Он начал читать. Голос его эхом отдавался в пустоте прачечной.

«Не молись идолам, и не твори себе богов. Я есть твой Господь и Бог…» — слова, как камни, падали в темноту машины, откуда внезапно пахнуло зябким, могильным холодом. Давилка стояла спокойно и молчаливо в синеватом свете, и Хантону казалось, что она издевается.

— «И земля изблюет тебя из недр своих, как изблевала племена, бывшие до тебя», — читал Джексон, лицо его напряглось, и он подал знак.

Хантон брызнул святой водой на ленты. Раздался внезапный жуткий скрежет терзаемого металла. Дымок пошел от брезента там, где на него попали капли. Давилка вдруг снова заработала.

— Действует! — прокричал Джексон сквозь нарастающий гул, — Зацепило!

Он начал читать снова, повышая голос из-за шума машины. Когда он снова дал знак, Хантон вылил воду. Тут его охватил внезапный, пробирающий до костей, ужас, ощущение, что он зря сделал это, что машина сильнее и просто играет с ними.

Голос Джексона становился все громче, достигнув предела.

В арке между моторами запрыгали голубые искры, воздух заполнил запах озона, похожий на запах теплой крови. Главный мотор дымился, давилка работала с ненормальной, бешеной скоростью; палец, прижатый к одной из лент, мог затянуть все тело в машину и за несколько секунд превратить его в кровавую кашу.

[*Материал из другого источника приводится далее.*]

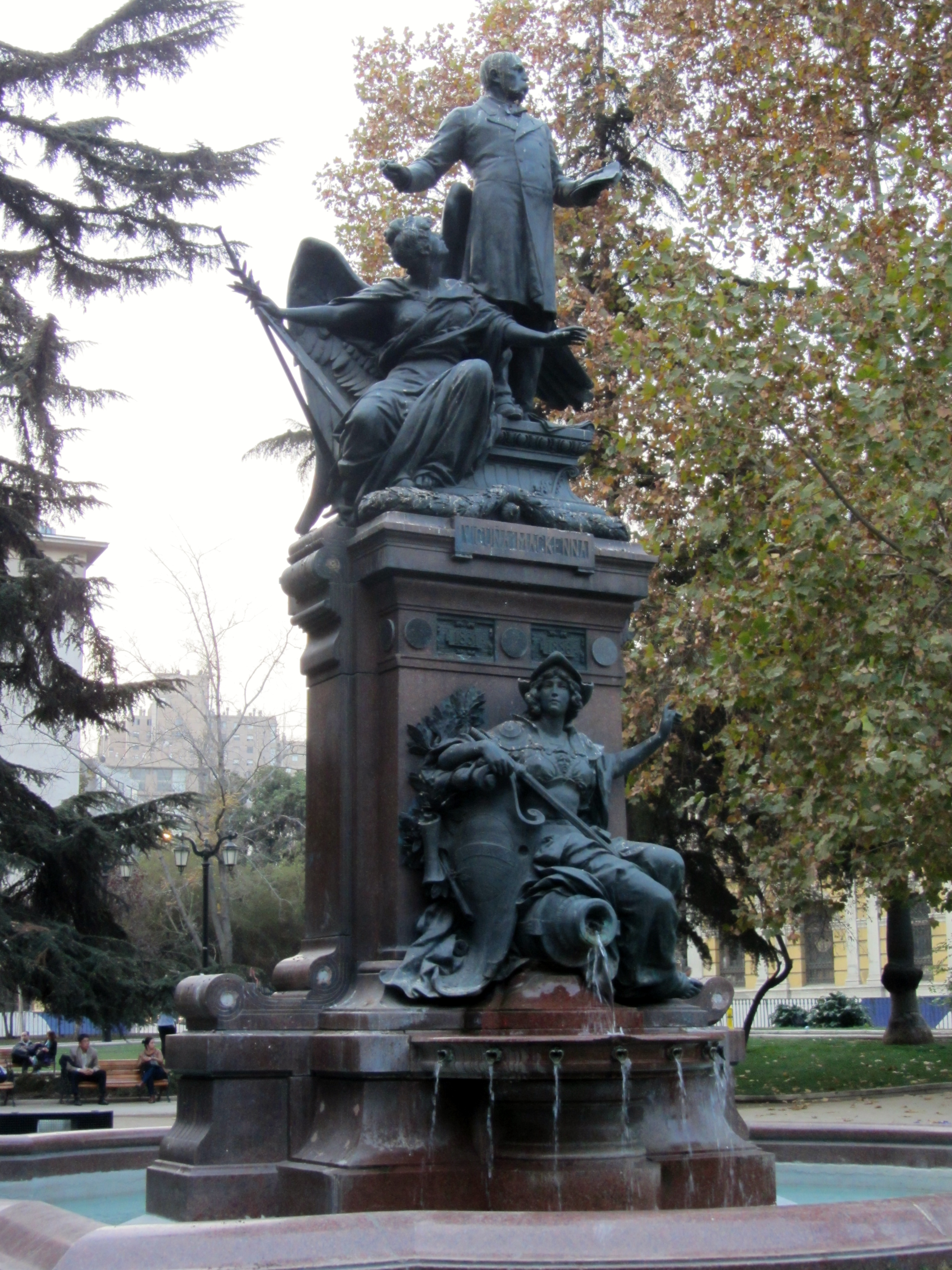 Monumento a Benjamín Vicuña Mackenna en la plaza homónima, Santiago de Chile, obra del escultor francés Jules-Félix Coutan.
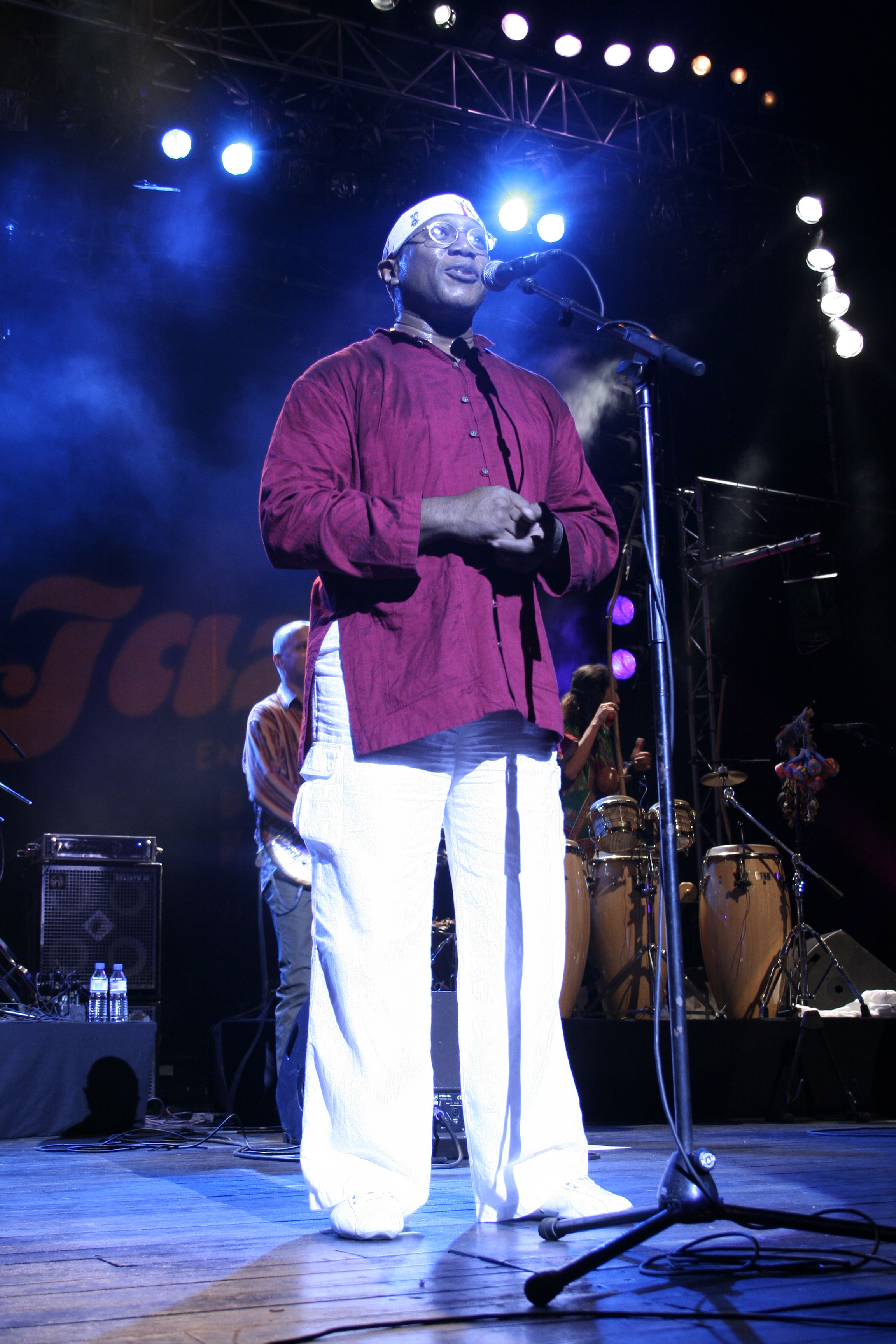 Billy Cobham en concert à la Réunion.
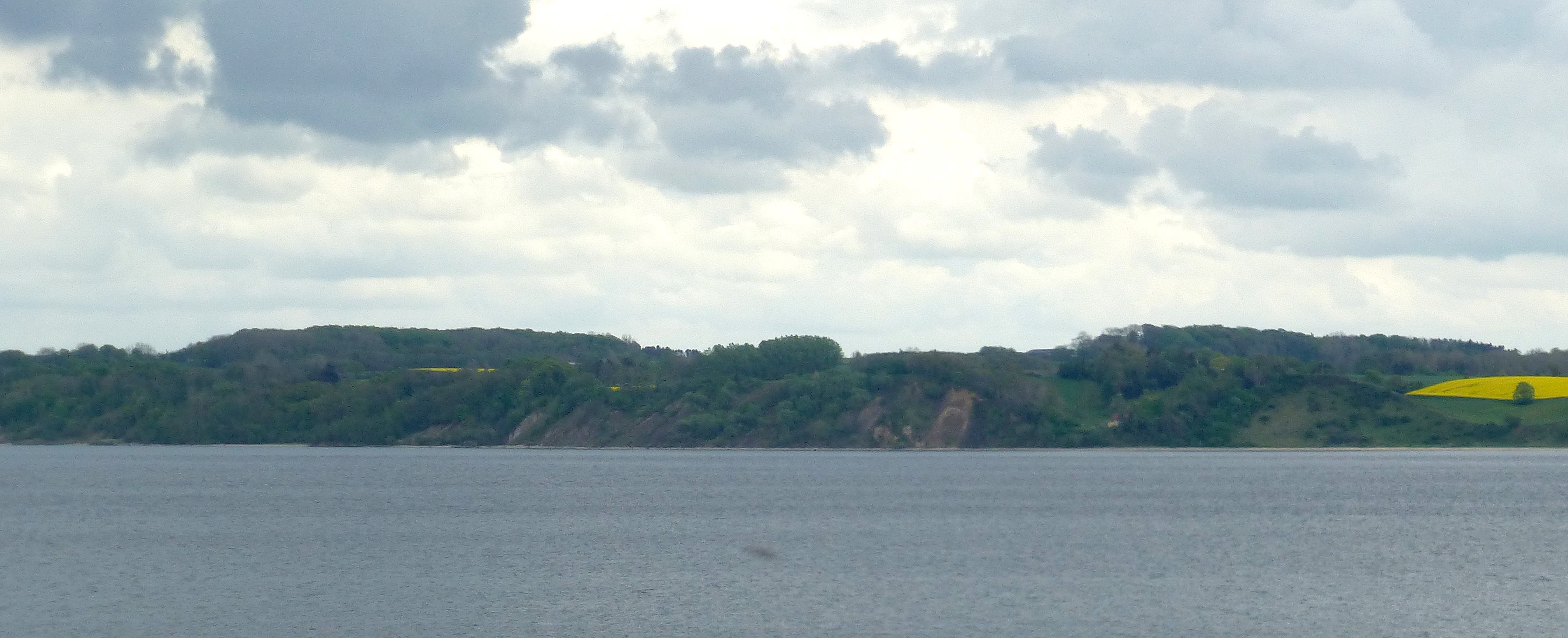 Røjle Klint on Funen seen from Fredericia
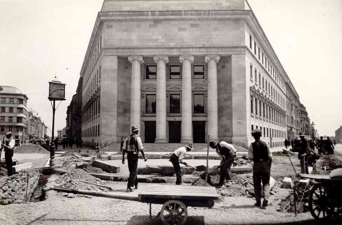 Viktor Kovačić- Palača Burze, Trg Burze, Zagreb, 1922- 1927.
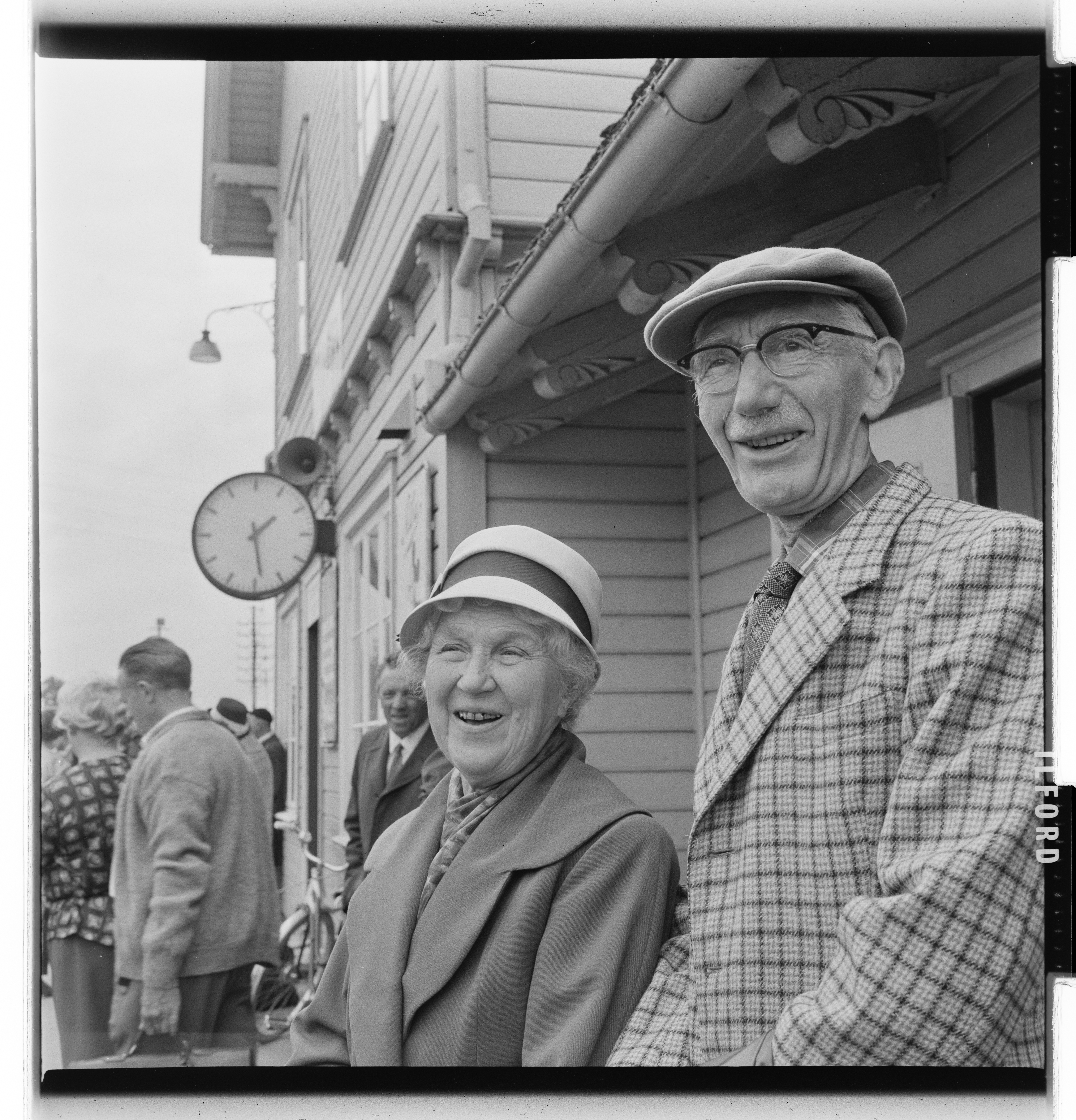 Bildet er hentet fra Arkivverket. Foto tatt i forbindelse med reportasje om den norske filmen Freske fraspark fra 1963. Manus var ved Kjell Aukrust og Bjørn Breigutu. Regi ved Bjørn Breigutu. Kjell Aukrust, Leif Juster, Turid Caldwell, Alfhild Hovdan, Per Bistrup, Lalla Carlsen Arkivinstitusjon : Riksarkivet Arkivnavn : Billedbladet NÅ Sted : Norge, Hedmark, Alvdal, Emneord: Film, Filminnspilling, Kvinner, Menn Avbildet

Бетон у основания трясся и гудел.

Главный механизм озарился пурпурным светом, наполнив воздух дыханием грозы; давилка работала быстрее и быстрее; ленты, цилиндры и передачи двигались с такой скоростью, что казалось, они плавятся, перемещаются, преобразуются во что-то иное и невероятное.

Хантон, который стоял, как зачарованный, внезапно отшатнулся.

— Беги! — крикнул он сквозь невыносимый грохот.